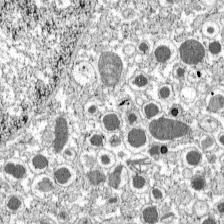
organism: C57BL Mouse
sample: Pancreatic islet
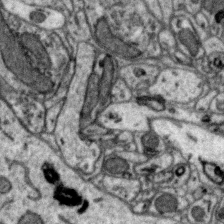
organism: Zebra finch
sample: Brain
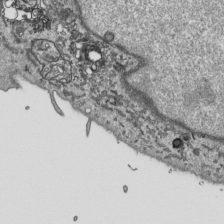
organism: Human
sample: Mitochondria in HCT116 cells
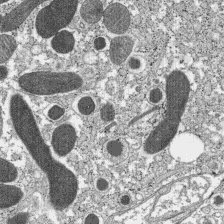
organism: C57BL Mouse
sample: Pancreatic islet
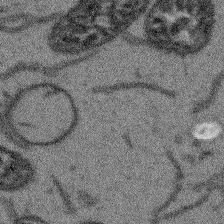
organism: Arabidopsis thaliana
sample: Root tip
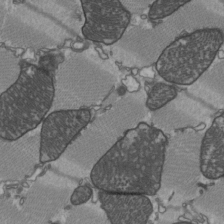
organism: C57BL Mouse
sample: Heart
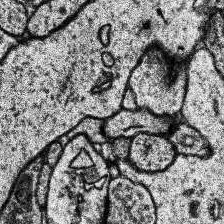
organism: Human
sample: Temporal Lobe
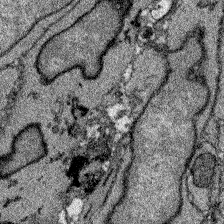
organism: Zebrafish
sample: Larval olfactory bulb
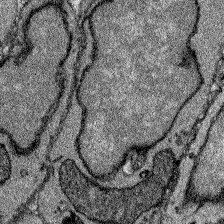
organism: Zebrafish
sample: Larval olfactory bulb
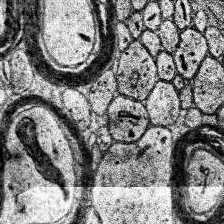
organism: Human
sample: Temporal Lobe
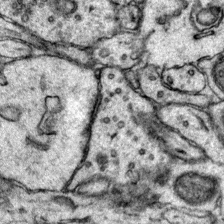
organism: Mouse
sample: Primary visual cortex
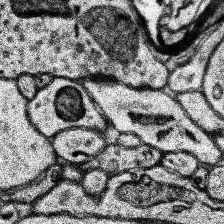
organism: Human
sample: Temporal Lobe
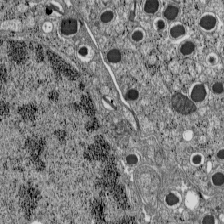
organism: C57BL Mouse
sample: Pancreatic islet
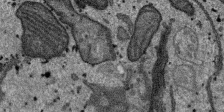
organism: Human
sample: Lung epithelial cells, uninfected (mock) control
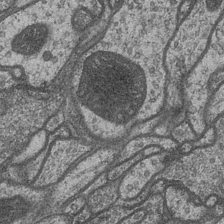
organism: Drosophila
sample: Optic medulla
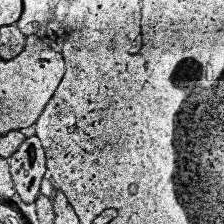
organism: Human
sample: Temporal Lobe
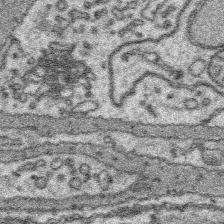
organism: Platynereis dumerilii
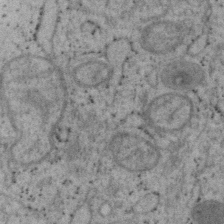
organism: Human
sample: HeLa cells
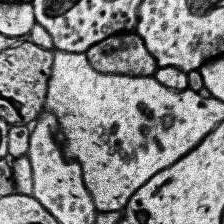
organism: Human
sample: Temporal Lobe
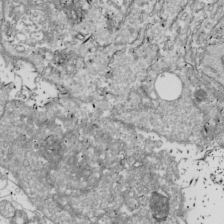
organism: Drosophila
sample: Cell division; meiosis; drosophila spermatocytes
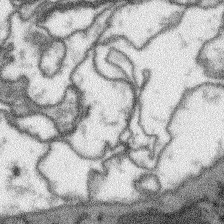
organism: Arabidopsis thaliana
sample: Root tip
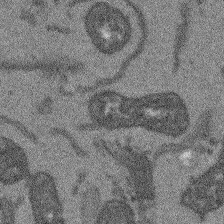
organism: Arabidopsis thaliana
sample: Root tip
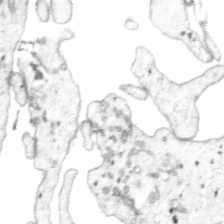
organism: Human
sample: HeLa cells
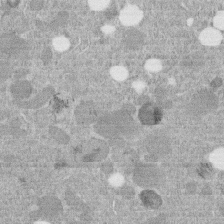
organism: C. elegans
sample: C. elegans embryo early stage
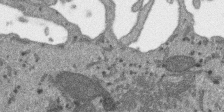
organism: Human
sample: Lung epithelial cells infected with SARS-CoV-2
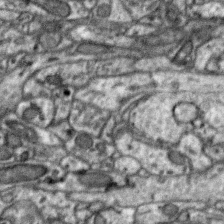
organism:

══════════

**What to do**
Give back the data exactly, with no images.

**Output**
organism: C57BL Mouse
sample: Pancreatic islet
organism: Zebra finch
sample: Brain
organism: Human
sample: Mitochondria in HCT116 cells
organism: C57BL Mouse
sample: Pancreatic islet
organism: Arabidopsis thaliana
sample: Root tip
organism: C57BL Mouse
sample: Heart
organism: Human
sample: Temporal Lobe
organism: Zebrafish
sample: Larval olfactory bulb
organism: Zebrafish
sample: Larval olfactory bulb
organism: Human
sample: Temporal Lobe
organism: Mouse
sample: Primary visual cortex
organism: Human
sample: Temporal Lobe
organism: C57BL Mouse
sample: Pancreatic islet
organism: Human
sample: Lung epithelial cells, uninfected (mock) control
organism: Drosophila
sample: Optic medulla
organism: Human
sample: Temporal Lobe
organism: Platynereis dumerilii
organism: Human
sample: HeLa cells
organism: Human
sample: Temporal Lobe
organism: Drosophila
sample: Cell division; meiosis; drosophila spermatocytes
organism: Arabidopsis thaliana
sample: Root tip
organism: Arabidopsis thaliana
sample: Root tip
organism: Human
sample: HeLa cells
organism: C. elegans
sample: C. elegans embryo early stage
organism: Human
sample: Lung epithelial cells infected with SARS-CoV-2
organism:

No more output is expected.